## [Assigned task]
Extract precisely the lines that run from the line containing "Boxes as x1, y1, x2, y2" to the end of the records below, with both ends included and pictures omitted.

## [Given records]
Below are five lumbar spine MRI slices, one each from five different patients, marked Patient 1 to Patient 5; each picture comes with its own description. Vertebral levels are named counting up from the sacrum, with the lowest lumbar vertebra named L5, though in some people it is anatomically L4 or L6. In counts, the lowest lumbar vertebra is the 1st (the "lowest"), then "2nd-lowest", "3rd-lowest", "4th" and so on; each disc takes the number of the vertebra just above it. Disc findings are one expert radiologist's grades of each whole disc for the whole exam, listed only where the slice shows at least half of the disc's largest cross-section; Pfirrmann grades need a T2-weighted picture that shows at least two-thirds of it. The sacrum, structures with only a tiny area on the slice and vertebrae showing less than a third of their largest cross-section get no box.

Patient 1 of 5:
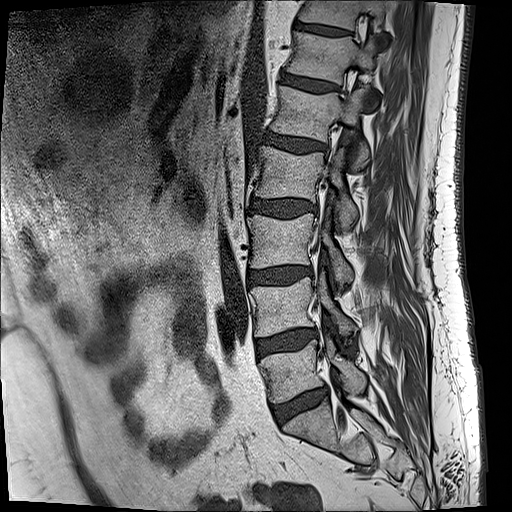
Lumbar spine MR, T1-weighted, sagittal, Patient sex: M

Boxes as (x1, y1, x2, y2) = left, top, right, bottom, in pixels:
Annotations:
• 3rd-lowest vertebra = (247, 213, 353, 283)
• 6th vertebra = (286, 31, 374, 83)
• 3rd-lowest disc = (248, 267, 305, 284)
• 6th disc = (281, 74, 336, 91)
• lowest vertebra = (259, 334, 366, 402)
• 5th disc = (265, 131, 323, 154)
• 5th vertebra = (270, 86, 368, 170)
• 2nd-lowest disc = (256, 330, 315, 358)
• lowest disc = (272, 390, 326, 424)
• 7th vertebra = (297, 0, 384, 31)
• 7th disc = (294, 21, 349, 35)
• 2nd-lowest vertebra = (251, 275, 356, 336)
• 4th disc = (249, 197, 316, 217)
• 4th vertebra = (254, 146, 357, 229)

Per-level radiological findings:
- 5th disc: disc bulging
- 4th disc: disc bulging
- 3rd-lowest disc: Modic type II, disc bulging
- 2nd-lowest disc: Modic type II, disc bulging
- lowest disc: disc narrowing, disc bulging, Modic type II
- 6th disc, 7th disc: no herniation, bulging, narrowing, spondylolisthesis, endplate or Modic change recorded

Patient 2 of 5:
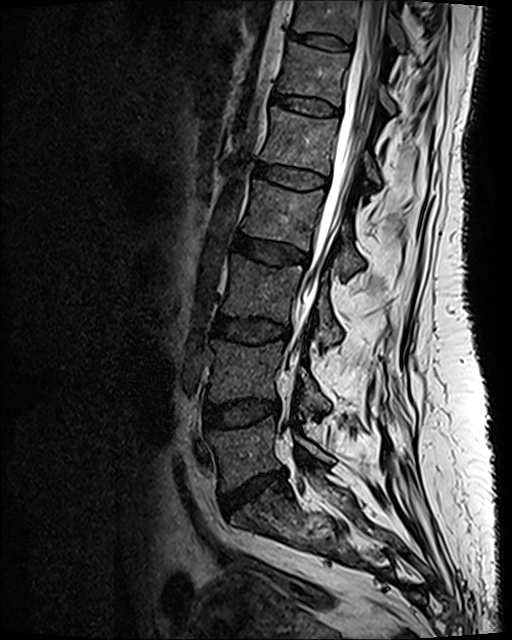 Field of view 240x300 mm | Sagittal T2 SPACE (3D) lumbar spine MRI | 512x640 px
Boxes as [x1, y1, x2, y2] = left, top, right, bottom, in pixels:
Intervertebral disc L3/L4 at [214, 317, 288, 343], intervertebral disc L4/L5 at [206, 401, 280, 427], L2/L3 at [236, 234, 309, 264], intervertebral disc L1/L2 at [255, 163, 327, 189], L1 vertebra at [260, 107, 380, 184], T12 at [277, 42, 395, 113], L2 at [243, 181, 363, 274], L3 vertebra at [222, 255, 341, 345], L5/S1 at [222, 470, 285, 512], T12/L1 at [273, 94, 340, 115], T11 at [293, 0, 405, 52], L4 vertebra at [210, 340, 330, 414], spinal canal at [288, 0, 385, 372], T11/T12 at [288, 31, 351, 51], L5 vertebra at [209, 419, 332, 490].

Radiological gradings:
- T12/L1: Pfirrmann grade 2
- L4/L5: Pfirrmann grade 3, disc bulging
- L1/L2: Pfirrmann grade 2
- T11/T12: Pfirrmann grade 2
- L2/L3: Pfirrmann grade 3, disc bulging
- L5/S1: disc narrowing, disc herniation, lower-endplate change, upper-endplate change
- L3/L4: Pfirrmann grade 3

Patient 3 of 5:
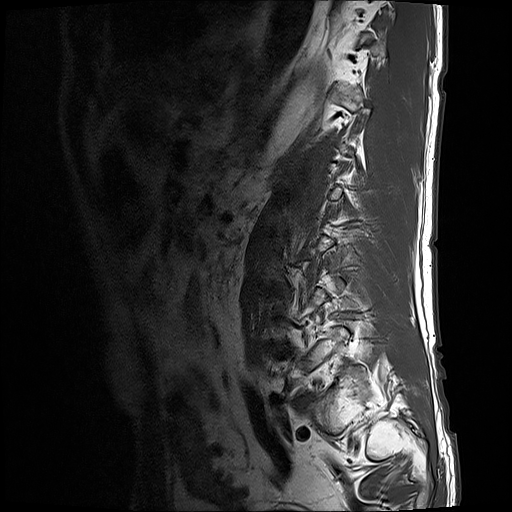
512x512 px, MRI lumbar spine (T1-weighted), sagittal plane
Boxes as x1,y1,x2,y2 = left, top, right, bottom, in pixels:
Annotations:
- 3rd-lowest disc = 264,283,285,291
- 2nd-lowest disc = 271,345,295,357
- lowest disc = 295,394,313,409

Patient 4 of 5:
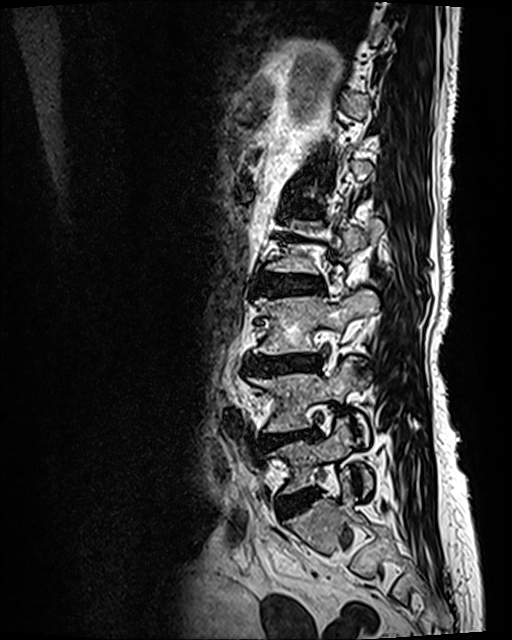 MRI lumbar spine (T2 SPACE (3D)), sagittal plane. Slice 38 of 120.

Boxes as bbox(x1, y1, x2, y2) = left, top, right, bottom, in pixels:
L3/L4 (3rd-lowest disc): bbox(245, 354, 321, 375).
IVD L5/S1 (lowest disc): bbox(280, 490, 315, 517).
L4/L5 (2nd-lowest disc): bbox(260, 429, 319, 448).
L4 (2nd-lowest vertebra): bbox(247, 357, 371, 445).
L5 (lowest vertebra): bbox(270, 418, 373, 494).
L2/L3 (4th disc): bbox(261, 272, 321, 293).
IVD L1/L2 (5th disc): bbox(288, 201, 321, 216).
L3 (3rd-lowest vertebra): bbox(256, 289, 379, 353).

Degenerative findings by level:
- L2/L3 (4th disc): Pfirrmann grade 3, upper-endplate change, disc bulging, Modic type II, lower-endplate change
- L3/L4 (3rd-lowest disc): Pfirrmann grade 4, disc narrowing, lower-endplate change, disc bulging, upper-endplate change, Modic type II

Patient 5 of 5:
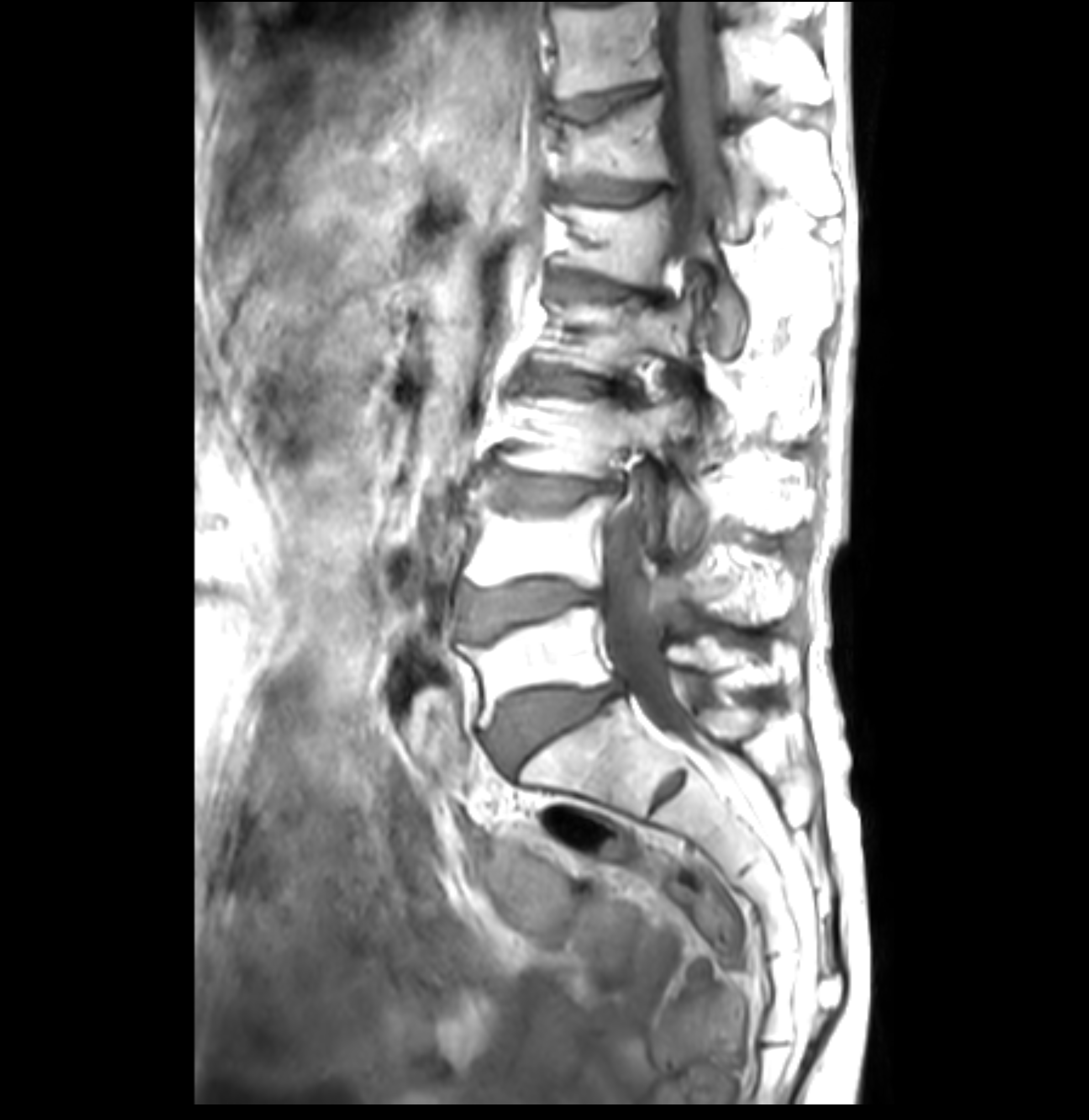 Patient sex: F | MRI lumbar spine (T1-weighted), sagittal plane
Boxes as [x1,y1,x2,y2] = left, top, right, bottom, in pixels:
L1 vertebra = [562,195,743,351].
L4 = [464,483,792,618].
Intervertebral disc L3/L4 = [491,465,620,511].
L2 = [549,295,809,431].
L5 = [459,606,724,726].
T12/L1 = [562,177,678,203].
L5/S1 = [489,683,620,769].
T12 vertebra = [552,92,811,237].
L1/L2 = [559,275,668,303].
T11 = [554,1,833,108].
L4/L5 = [462,581,605,634].
Thecal sac / spinal canal = [605,1,726,732].
Intervertebral disc T11/T12 = [559,83,666,122].
L2/L3 = [530,372,639,404].
L3 = [499,396,809,548].

Expert MSK radiologist gradings (per disc):
- T12/L1: upper-endplate change, Modic type II, lower-endplate change
- T11/T12: upper-endplate change, Modic type II, lower-endplate change
- L4/L5: lower-endplate change, disc bulging, upper-endplate change, Modic type II
- L3/L4: disc bulging, Modic type II, lower-endplate change, disc narrowing, upper-endplate change
- L5/S1: lower-endplate change, Modic type II, disc bulging, upper-endplate change
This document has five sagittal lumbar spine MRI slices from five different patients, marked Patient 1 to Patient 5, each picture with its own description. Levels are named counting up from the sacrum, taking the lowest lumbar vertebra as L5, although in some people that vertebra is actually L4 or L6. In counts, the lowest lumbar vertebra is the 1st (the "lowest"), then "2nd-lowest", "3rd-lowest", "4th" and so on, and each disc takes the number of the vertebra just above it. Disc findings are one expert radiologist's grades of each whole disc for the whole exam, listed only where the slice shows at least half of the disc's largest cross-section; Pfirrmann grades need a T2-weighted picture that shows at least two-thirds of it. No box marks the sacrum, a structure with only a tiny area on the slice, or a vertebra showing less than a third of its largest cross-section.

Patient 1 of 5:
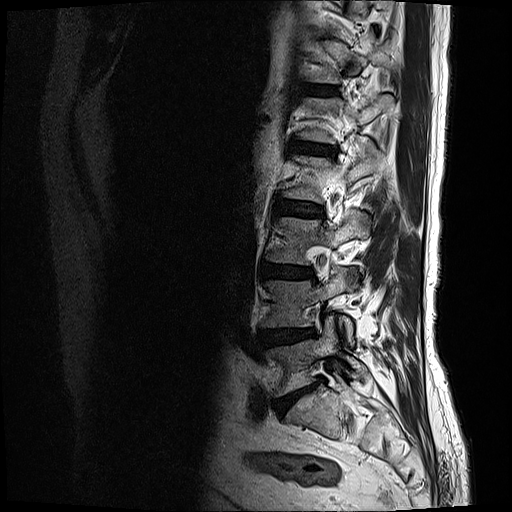

Lumbar spine MR, T2-weighted, sagittal
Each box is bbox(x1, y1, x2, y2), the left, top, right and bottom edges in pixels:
Lowest vertebra — bbox(268, 321, 369, 396).
3rd-lowest vertebra — bbox(268, 211, 369, 264).
3rd-lowest disc — bbox(261, 261, 313, 278).
4th disc — bbox(277, 197, 324, 219).
Lowest disc — bbox(274, 379, 323, 415).
6th disc — bbox(308, 86, 337, 95).
2nd-lowest vertebra — bbox(263, 268, 357, 344).
5th disc — bbox(292, 140, 336, 157).
2nd-lowest disc — bbox(260, 327, 314, 348).

Radiological gradings:
  4th disc: Pfirrmann grade 3, disc bulging
  3rd-lowest disc: lower-endplate change, Modic type II, disc narrowing, disc bulging
  5th disc: Pfirrmann grade 4, upper-endplate change, Modic type II, disc narrowing, disc bulging, lower-endplate change
  2nd-lowest disc: disc herniation, disc bulging

Patient 2 of 5:
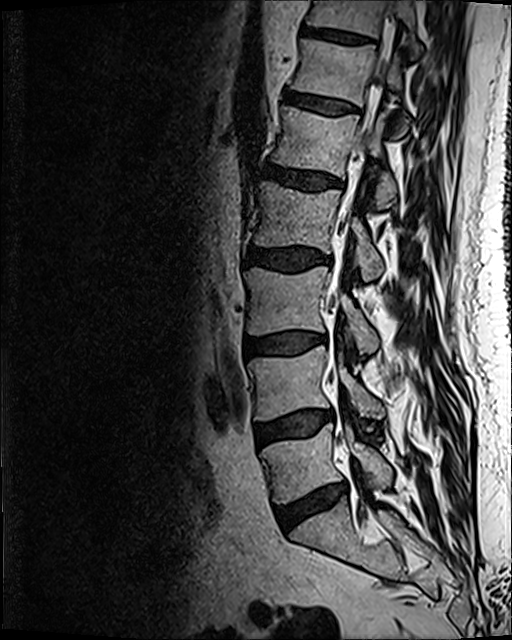 Patient sex: M. Slice 73 of 120. Lumbar spine MR, T2 SPACE (3D), sagittal. Image 512x640.
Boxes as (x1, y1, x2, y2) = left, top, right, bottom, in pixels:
Thecal sac / spinal canal at (331, 27, 390, 307).
IVD L4/L5 (2nd-lowest disc) at (255, 412, 332, 446).
IVD T11/T12 (7th disc) at (302, 24, 374, 44).
L1 (5th vertebra) at (272, 106, 396, 209).
IVD T12/L1 (6th disc) at (285, 92, 356, 115).
L2 (4th vertebra) at (255, 181, 383, 280).
L3/L4 (3rd-lowest disc) at (246, 333, 320, 355).
IVD L5/S1 (lowest disc) at (275, 486, 345, 530).
T11 (7th vertebra) at (306, 0, 416, 39).
L4 (2nd-lowest vertebra) at (249, 346, 382, 420).
L5 (lowest vertebra) at (260, 423, 392, 503).
L1/L2 (5th disc) at (263, 163, 340, 191).
T12 (6th vertebra) at (291, 39, 408, 135).
L3 (3rd-lowest vertebra) at (244, 266, 379, 353).
L2/L3 (4th disc) at (247, 247, 331, 271).

Expert MSK radiologist gradings (per disc):
  T11/T12 (7th disc): Pfirrmann grade 3
  L3/L4 (3rd-lowest disc): Pfirrmann grade 2, Modic type II, disc bulging
  T12/L1 (6th disc): Pfirrmann grade 2
  L4/L5 (2nd-lowest disc): Pfirrmann grade 2, disc bulging, Modic type II
  L2/L3 (4th disc): Pfirrmann grade 3, disc bulging
  L5/S1 (lowest disc): Pfirrmann grade 3, Modic type II, disc bulging, disc narrowing
  L1/L2 (5th disc): Pfirrmann grade 3, disc bulging

Patient 3 of 5:
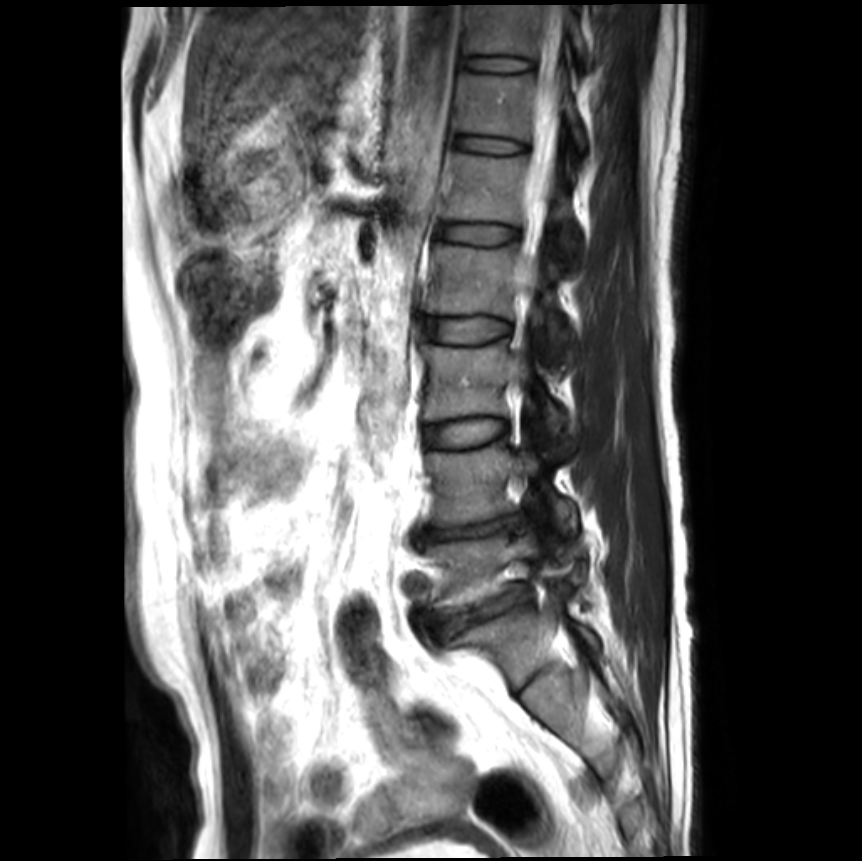 862x861 px, Patient sex: M, T2-weighted sagittal MRI of the lumbar spine
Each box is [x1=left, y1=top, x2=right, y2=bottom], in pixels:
Intervertebral disc L3/L4 at [x1=423, y1=418, x2=506, y2=446], L1/L2 at [x1=440, y1=223, x2=518, y2=244], intervertebral disc L4/L5 at [x1=417, y1=514, x2=523, y2=540], L4 at [x1=425, y1=440, x2=577, y2=532], L1 at [x1=445, y1=152, x2=578, y2=254], intervertebral disc T11/T12 at [x1=465, y1=55, x2=533, y2=71], L3 at [x1=422, y1=340, x2=567, y2=435], T11 at [x1=465, y1=4, x2=592, y2=65], thecal sac / spinal canal at [x1=526, y1=4, x2=563, y2=267], L2 vertebra at [x1=425, y1=243, x2=573, y2=353], intervertebral disc L2/L3 at [x1=423, y1=317, x2=510, y2=342], T12 vertebra at [x1=459, y1=74, x2=585, y2=146], L5 vertebra at [x1=423, y1=527, x2=552, y2=611], T12/L1 at [x1=457, y1=136, x2=525, y2=152], L5/S1 at [x1=420, y1=584, x2=530, y2=636].

Per-level radiological findings:
- L2/L3: Pfirrmann grade 1
- L1/L2: Pfirrmann grade 1
- T12/L1: Pfirrmann grade 1
- L3/L4: Pfirrmann grade 1
- L5/S1: Pfirrmann grade 4, disc bulging, upper-endplate change, disc narrowing, lower-endplate change, spondylolisthesis
- T11/T12: Pfirrmann grade 1
- L4/L5: Pfirrmann grade 5, disc bulging, lower-endplate change, disc narrowing, upper-endplate change, Modic type II

Patient 4 of 5:
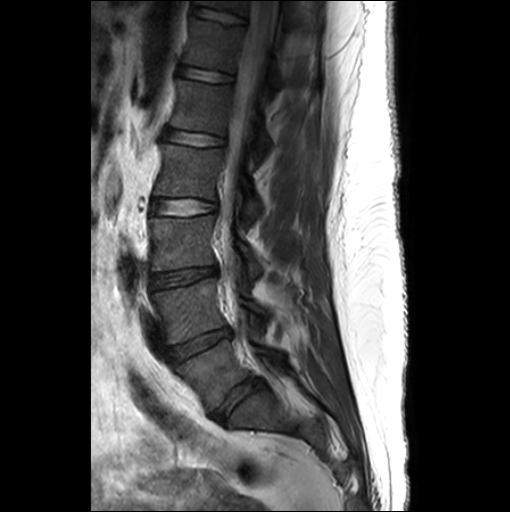 Slice 16/26; MRI lumbar spine (T2-weighted), sagittal plane

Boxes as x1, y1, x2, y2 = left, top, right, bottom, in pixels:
intervertebral disc L4/L5: 168, 327, 231, 364
intervertebral disc L5/S1: 210, 378, 261, 421
L1: 171, 79, 269, 159
L1/L2: 164, 129, 225, 146
L5 vertebra: 176, 340, 281, 410
T12 vertebra: 184, 17, 279, 97
intervertebral disc T12/L1: 179, 65, 233, 82
L3 vertebra: 150, 215, 263, 276
L2 vertebra: 154, 144, 261, 222
intervertebral disc L3/L4: 150, 266, 217, 288
intervertebral disc T11/T12: 192, 5, 246, 23
L4 vertebra: 151, 278, 264, 343
spinal canal: 223, 0, 277, 297
L2/L3: 151, 199, 216, 215
T11: 196, 0, 295, 27

Expert MSK radiologist gradings (per disc):
• T12/L1: Pfirrmann grade 1
• T11/T12: Pfirrmann grade 1
• L2/L3: Pfirrmann grade 1
• L4/L5: Pfirrmann grade 3, disc bulging, disc narrowing
• L3/L4: Pfirrmann grade 3, disc narrowing, disc bulging
• L1/L2: Pfirrmann grade 1
• L5/S1: disc bulging

Patient 5 of 5:
Slice 9/28. MRI lumbar spine (T2-weighted), sagittal plane. Slice spacing 3.3 mm. Sex M. 
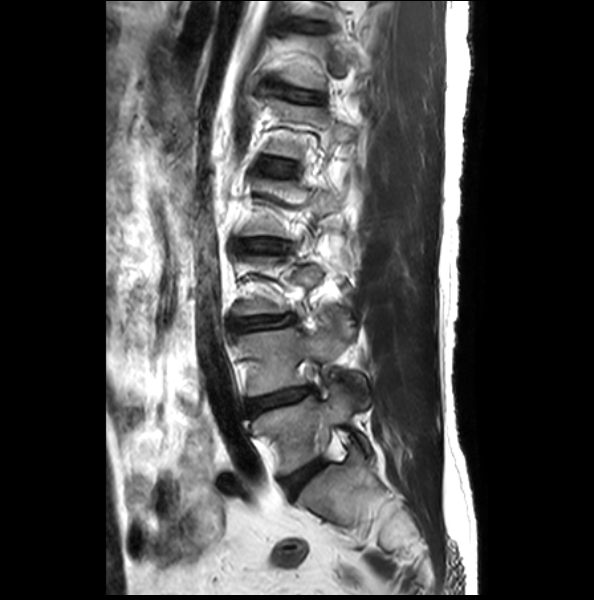
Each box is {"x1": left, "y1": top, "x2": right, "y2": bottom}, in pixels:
Segmented structures:
• 3rd-lowest disc: {"x1": 236, "y1": 315, "x2": 292, "y2": 329}
• 4th disc: {"x1": 245, "y1": 239, "x2": 284, "y2": 252}
• 2nd-lowest disc: {"x1": 245, "y1": 386, "x2": 313, "y2": 415}
• lowest disc: {"x1": 282, "y1": 459, "x2": 325, "y2": 494}
• 2nd-lowest vertebra: {"x1": 239, "y1": 315, "x2": 372, "y2": 397}
• lowest vertebra: {"x1": 245, "y1": 383, "x2": 370, "y2": 474}
• 6th disc: {"x1": 278, "y1": 87, "x2": 317, "y2": 102}
• 5th disc: {"x1": 269, "y1": 161, "x2": 293, "y2": 174}

Per-level radiological findings:
- 3rd-lowest disc: disc narrowing, disc bulging
- 2nd-lowest disc: Pfirrmann grade 2, lower-endplate change, disc narrowing, disc bulging
- 6th disc: disc bulging, upper-endplate change

## [Written answer]
Boxes as x1, y1, x2, y2 = left, top, right, bottom, in pixels:
intervertebral disc L4/L5: 168, 327, 231, 364
intervertebral disc L5/S1: 210, 378, 261, 421
L1: 171, 79, 269, 159
L1/L2: 164, 129, 225, 146
L5 vertebra: 176, 340, 281, 410
T12 vertebra: 184, 17, 279, 97
intervertebral disc T12/L1: 179, 65, 233, 82
L3 vertebra: 150, 215, 263, 276
L2 vertebra: 154, 144, 261, 222
intervertebral disc L3/L4: 150, 266, 217, 288
intervertebral disc T11/T12: 192, 5, 246, 23
L4 vertebra: 151, 278, 264, 343
spinal canal: 223, 0, 277, 297
L2/L3: 151, 199, 216, 215
T11: 196, 0, 295, 27

Expert MSK radiologist gradings (per disc):
• T12/L1: Pfirrmann grade 1
• T11/T12: Pfirrmann grade 1
• L2/L3: Pfirrmann grade 1
• L4/L5: Pfirrmann grade 3, disc bulging, disc narrowing
• L3/L4: Pfirrmann grade 3, disc narrowing, disc bulging
• L1/L2: Pfirrmann grade 1
• L5/S1: disc bulging

Patient 5 of 5:
Slice 9/28. MRI lumbar spine (T2-weighted), sagittal plane. Slice spacing 3.3 mm. Sex M. 
Each box is {"x1": left, "y1": top, "x2": right, "y2": bottom}, in pixels:
Segmented structures:
• 3rd-lowest disc: {"x1": 236, "y1": 315, "x2": 292, "y2": 329}
• 4th disc: {"x1": 245, "y1": 239, "x2": 284, "y2": 252}
• 2nd-lowest disc: {"x1": 245, "y1": 386, "x2": 313, "y2": 415}
• lowest disc: {"x1": 282, "y1": 459, "x2": 325, "y2": 494}
• 2nd-lowest vertebra: {"x1": 239, "y1": 315, "x2": 372, "y2": 397}
• lowest vertebra: {"x1": 245, "y1": 383, "x2": 370, "y2": 474}
• 6th disc: {"x1": 278, "y1": 87, "x2": 317, "y2": 102}
• 5th disc: {"x1": 269, "y1": 161, "x2": 293, "y2": 174}

Per-level radiological findings:
- 3rd-lowest disc: disc narrowing, disc bulging
- 2nd-lowest disc: Pfirrmann grade 2, lower-endplate change, disc narrowing, disc bulging
- 6th disc: disc bulging, upper-endplate change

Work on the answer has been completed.